• What to produce:
Reproduce all of the entries below exactly, without images.

• Exercise data:
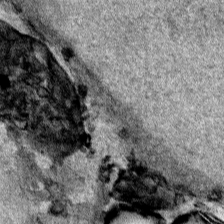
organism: Human
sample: Mitochondria in HCT116 cells
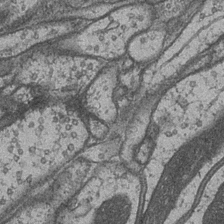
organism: Drosophila
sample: Optic medulla
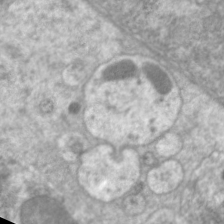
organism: C. elegans
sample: Pharynx
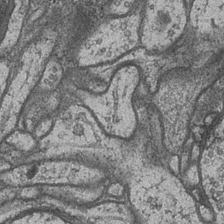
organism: Drosophila
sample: Optic medulla
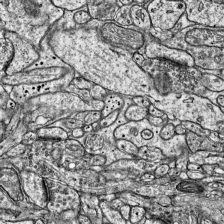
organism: Mouse
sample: Visual Cortex
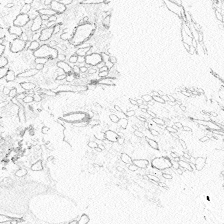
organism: Zebrafish
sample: Whole-Brain
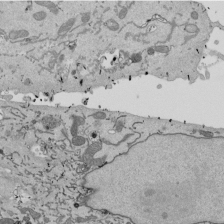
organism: Mouse
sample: ED-1 cell nuclei; centrioles
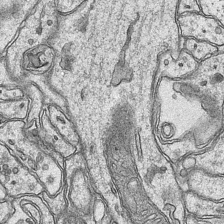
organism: Mouse
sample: CA1 Hippocampus
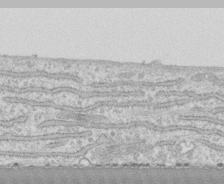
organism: Human
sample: CRL-1474
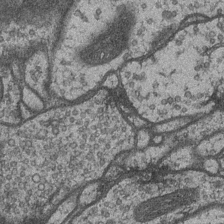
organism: Drosophila
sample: Optic medulla
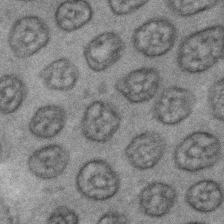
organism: C. elegans
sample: C. elegans embryo
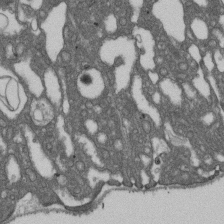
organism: Drosophila
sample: Nephrocyte
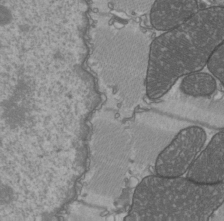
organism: C57BL Mouse
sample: Heart
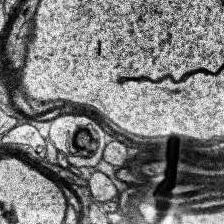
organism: Human
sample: Temporal Lobe
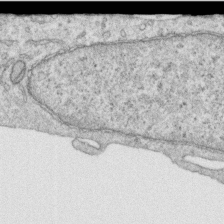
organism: Human
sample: Centriole in RPE cells
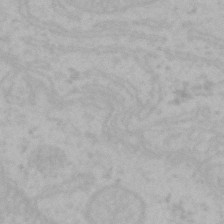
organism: Mouse
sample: Choroid plexus
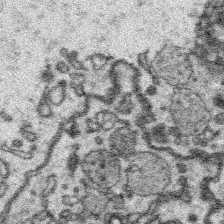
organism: Platynereis dumerilii
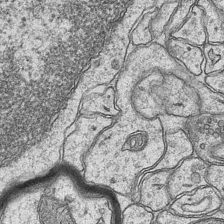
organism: Mouse
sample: CA1 Hippocampus
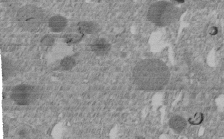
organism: C. elegans
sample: C. elegans embryo early stage
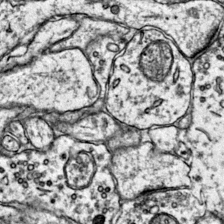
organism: Mouse
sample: Primary visual cortex
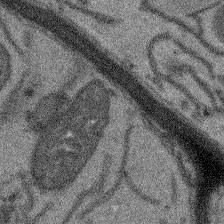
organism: Arabidopsis thaliana
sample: Root tip
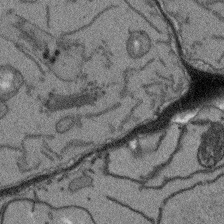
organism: Arabidopsis thaliana
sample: Root tip
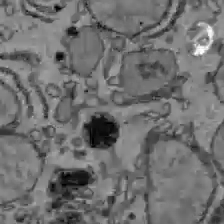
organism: C57BL Mouse
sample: Liver
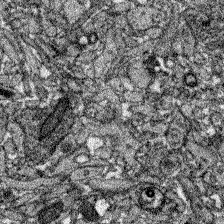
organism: Zebrafish
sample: Larval olfactory bulb
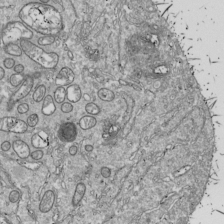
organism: Drosophila
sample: Cell division; meiosis; drosophila spermatocytes
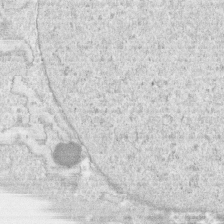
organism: Human
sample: CRL-1474
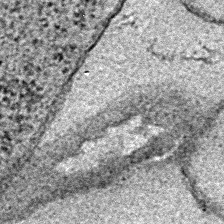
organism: E. coli
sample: E. Coli Bacteria
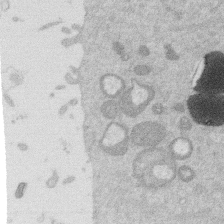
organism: Mouse
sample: Dividing mouse embryo 1 cell stage
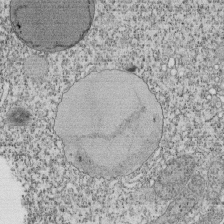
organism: Tetrahymena
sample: Cilia in tetrahymena
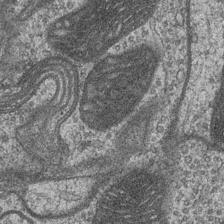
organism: Drosophila
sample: Optic medulla
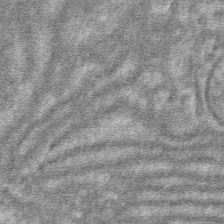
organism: Mouse
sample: Mouse hepatocytes
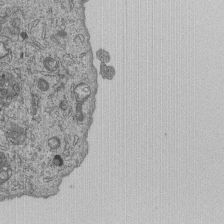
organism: Human
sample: MDA-MB-231 cells
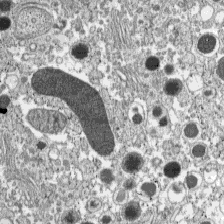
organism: C57BL Mouse
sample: Pancreatic islet
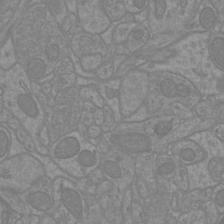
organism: Mouse
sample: Cortical neurons
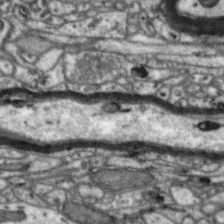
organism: Zebra finch
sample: Brain
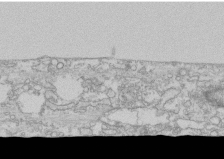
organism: Human
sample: CRL-1474
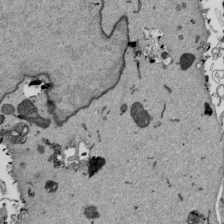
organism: Mouse
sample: ED-1 cell nuclei; centrioles
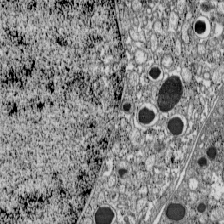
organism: C57BL Mouse
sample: Pancreatic islet
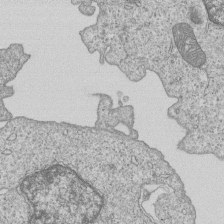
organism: Human
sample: MDA-MB-231 cells
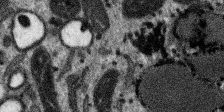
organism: Human
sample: Lung epithelial cells infected with SARS-CoV-2
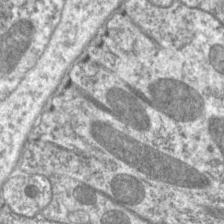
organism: C. elegans
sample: Pharynx
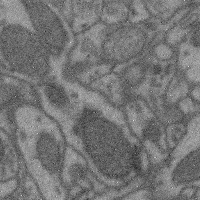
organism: Mouse
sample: Cerebral cortex
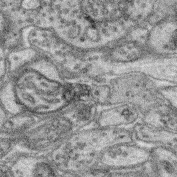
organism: Mouse
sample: Retina
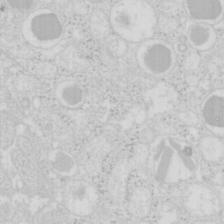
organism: Mouse
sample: Pancreas
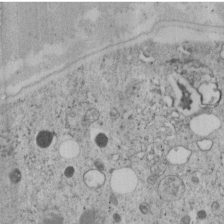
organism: C. elegans
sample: C. elegans embryo early stage
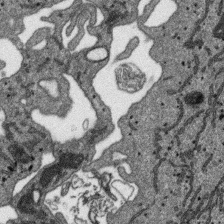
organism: Human
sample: Lung epithelial cells infected with SARS-CoV-2
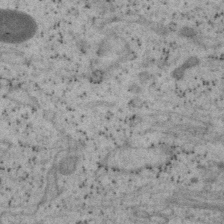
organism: Human
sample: HeLa cells
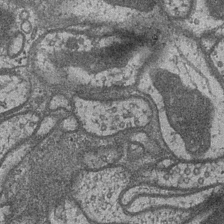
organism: Drosophila
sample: Optic medulla
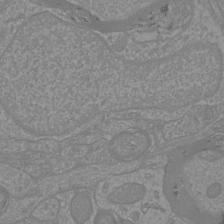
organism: Mouse
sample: Cortical neurons

• Written answer:
organism: Human
sample: Mitochondria in HCT116 cells
organism: Drosophila
sample: Optic medulla
organism: C. elegans
sample: Pharynx
organism: Drosophila
sample: Optic medulla
organism: Mouse
sample: Visual Cortex
organism: Zebrafish
sample: Whole-Brain
organism: Mouse
sample: ED-1 cell nuclei; centrioles
organism: Mouse
sample: CA1 Hippocampus
organism: Human
sample: CRL-1474
organism: Drosophila
sample: Optic medulla
organism: C. elegans
sample: C. elegans embryo
organism: Drosophila
sample: Nephrocyte
organism: C57BL Mouse
sample: Heart
organism: Human
sample: Temporal Lobe
organism: Human
sample: Centriole in RPE cells
organism: Mouse
sample: Choroid plexus
organism: Platynereis dumerilii
organism: Mouse
sample: CA1 Hippocampus
organism: C. elegans
sample: C. elegans embryo early stage
organism: Mouse
sample: Primary visual cortex
organism: Arabidopsis thaliana
sample: Root tip
organism: Arabidopsis thaliana
sample: Root tip
organism: C57BL Mouse
sample: Liver
organism: Zebrafish
sample: Larval olfactory bulb
organism: Drosophila
sample: Cell division; meiosis; drosophila spermatocytes
organism: Human
sample: CRL-1474
organism: E. coli
sample: E. Coli Bacteria
organism: Mouse
sample: Dividing mouse embryo 1 cell stage
organism: Tetrahymena
sample: Cilia in tetrahymena
organism: Drosophila
sample: Optic medulla
organism: Mouse
sample: Mouse hepatocytes
organism: Human
sample: MDA-MB-231 cells
organism: C57BL Mouse
sample: Pancreatic islet
organism: Mouse
sample: Cortical neurons
organism: Zebra finch
sample: Brain
organism: Human
sample: CRL-1474
organism: Mouse
sample: ED-1 cell nuclei; centrioles
organism: C57BL Mouse
sample: Pancreatic islet
organism: Human
sample: MDA-MB-231 cells
organism: Human
sample: Lung epithelial cells infected with SARS-CoV-2
organism: C. elegans
sample: Pharynx
organism: Mouse
sample: Cerebral cortex
organism: Mouse
sample: Retina
organism: Mouse
sample: Pancreas
organism: C. elegans
sample: C. elegans embryo early stage
organism: Human
sample: Lung epithelial cells infected with SARS-CoV-2
organism: Human
sample: HeLa cells
organism: Drosophila
sample: Optic medulla
organism: Mouse
sample: Cortical neurons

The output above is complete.